Ce n’est pas une fable de La Fontaine malgré la présence d’ours qui mangent la baie et dédaigne le saumon. Des molécules utilisées comme médicaments antidépresseurs ainsi que leurs métabolites (actifs) ont été retrouvées à des concentrations importantes dans les cerveaux de poissons des Grands Lacs des Usa et du Canada.
Ces drogues affectent leur comportement alimentaire. Elles modulent leur instinct de survie, les rendant plus vulnérables à leurs prédateurs naturels qu’ils n’évitent plus. Un travail antérieur avait montré que les crevettes adoptaient des conduites ‘suicidaires’ lorsqu’elles sont exposées à des eaux riches en fluoxétine (*), comme c’est le cas dans certains littoraux. Imprégnées, elles ne fuient plus la lumière aussi efficacement et se font manger par les poissons et les oiseaux cinq fois plus que les crevettes ‘normales’, de quoi bouleverser la bio-chaîne alimentaire. Les scientifiques engagés dans cette recherche en eau douce s’en inquiètent car la pratique de la pêche sportive représente une source de revenus pour le Michigan de plusieurs milliards de dollars.
Or, la population étasunienne a vu sa consommation de drogues antidépressives croître de 65% de 2002 à 2014. Il a été estimé que 12,7% de la population de plus de 12 ans a consommé un antidépresseur dans le mois qui a précédé l’enquête, d’après le CDC (Centre National de contrôle et de prévention des maladies).
L’usage de ces drogues est bien en progression impressionnante, et nous disposons de la preuve quasi-expérimentale sur l’animal qu’elle modifie le comportement individuel et social en abolissant l’instant de survie, mettant en péril l’espèce.

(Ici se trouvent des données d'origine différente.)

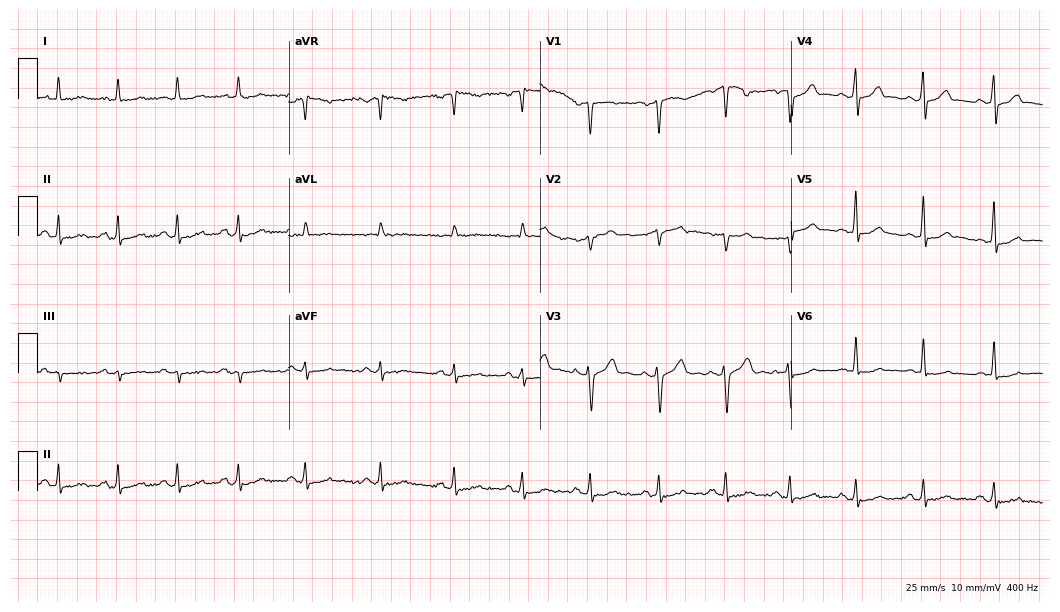
Electrocardiogram, a male, 63 years old. Of the six screened findings (first-degree AV block, right bundle branch block (RBBB), left bundle branch block (LBBB), sinus bradycardia, atrial fibrillation (AF), sinus tachycardia), none is recorded. Other findings, if any, are not listed.

Les saumons d’élevage sont sourds
Un autre travail s’est intéressé à une variation notée depuis longtemps observée chez les saumons d’élevage. De minuscules ossements, les otolithes, font partie de l’oreille interne et chez les poissons leur font percevoir l’équivalent ce que les humains entendent, des variations d’onde et de pression, en plus de jouer un rôle dans l’équilibre comme pour l’homme.
Ils sont de taille supérieure chez l’animal non sauvage, et composés différemment, faits de cristaux d’aragonite, moins stable que le vatérite retrouvé sur les variétés élevées.
Cette caractéristique disparaît si on veille à ralentir la croissance de l’animal en le nourrissant moins vite. Cette surdité est irréversible et les rend vulnérables car il manque du sens qui les alerte.
On connaissait les souffrances des poules encagées, des vaches immobilisées depuis leur naissance dans leur étable, voici maintenant le stress du poisson encagé lui aussi, sur-nourri, exposé à la lumière de façon permanente et souffrant d’une densité de population excessive.
L’ours en devient végétarien
En réalité, il se comporte comme l’homme qui préférera une ration sucrée à un nutriment protéique quand l’offre lui en laisse le choix.
Les changements climatiques ont fait coïncider les deux saisons, celle de l’arrivée du saumon rouge près des côtes et celle de la maturation des baies en principe plus tardive.
Les ours grizzlys préfèrent se nourrir de baies sauvages au lieu de pêcher le saumon.
Cette modification de la ration alimentaire va sûrement altérer leur métabolisme, moins de protides et plus de glucides, cascade en vue de l’obésité, du diabète et autres maladies cardio-vasculaires. (?)
Mais elle va aussi rompre un écosystème grâce auquel les carcasses des poissons servaient d’engrais aux forêts.
De toutes les façons, leur habitat est menacé puisque l’Alaska et toute la zone arctique sont menacée entre autres par les forages pétroliers. Ce n’est pas la bravitude de Mme Royal qui refroidira la banquise.
Mais qui sait, un instinct ursidé non encore identifié découragera le grizzly de consommer un saumon sous antidépresseur et de surcroît sourd !
Badia Benjelloun
(*) Nom commercial en France de la fluoxétine : Prozac qui a fait la fortune de Lilly. C’est un inhibiteur de la recapture de la sérotonine.